A curiosity to be sure, OLIVIA NEUTRON-JOHN (aka Anna Nasty) is now two releases along down a singular road that originated in Tempe and now beams out to the world brightly from Washington, DC. This road is colored by the histories of punk, bedroom DIY, free jazz, and various strains of electronic musics. What is the color of such a road? Not sure. I’m paying attention, though, so I think I may figure it out eventually. Nasty refers to the music as “post-bro,” which is pretty amazing and, once you get listening, fairly apt in its ambiguous way.

It can safely be said that I’ve never heard much like Nasty’s ON-J. On this latest album the buried impassioned yelping and speak-sing remind me at times of Kassie from G-TOSS,  Pony P from LES GEORGES LENINGRAD, and, even for a fleeting second, that Zack de la Rocha guy.
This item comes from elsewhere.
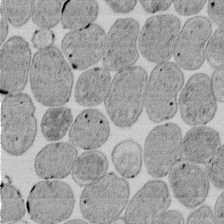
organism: E. coli
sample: Bacterial nucleoid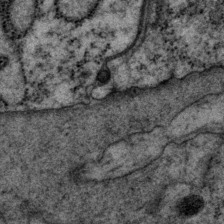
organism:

The vocal delivery is slathered across two side-long suites that are strung together via continuous electronic beat, at times shifting (slightly mostly) but at others fully morphing into a completely new loop. The electronic beats are the daughters of cheapo keyboards, as are the synthesizer sounds that accompany the beats, together laying a bubbling and inviting groundwork for the more challenging vocal delivery and saxophone sections. The sax playing is crucial to the ON-J sound. It’s wild at times but is more often than not the carrier of the melody throughout Injury Train and I’m Never Getting Off It b​/​w Vulnerability.
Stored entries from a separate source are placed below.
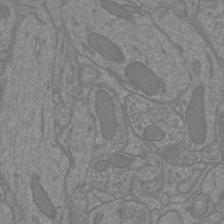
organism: Mouse
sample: Cortical neurons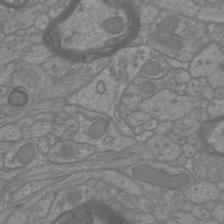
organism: Mouse
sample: Cortical neurons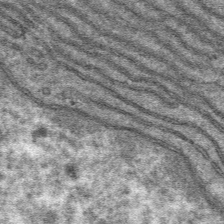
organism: Mouse
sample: Mouse hepatocytes

“Vulnerability” is just short of 15 minutes long, and while it is presented as one continuous track, you can definitely feel where the baby songs exist within the longer mother song. This is my favorite side of this release, as it jumps immediately into its intoxicating rhythm, buoying a Nasty breathless vocal delivery and conjuring 8-bit dreamworld memories, syncopated pixels flashing across my mind’s eye. I feel nostalgic and uneasy all at once. Perhaps ON-J’s greatest achievement is this: forcing the listener to feel warring emotions simultaneously, a rarefied feat, a new kind of punk, a new kind of underground music, or at least a new application of the related mindset to a new recipe of sound for the underground. There’s not a lot I want to hear more than the next OLIVIA NEUTRON-JOHN record.

Anna Nasty performs in CHAIN AND THE GANG as well and will also grace our city with their presence and sounds on 6/8 @ the Whitehaus @ a show that our dear friends @ B.O.W. Shows are throwing!!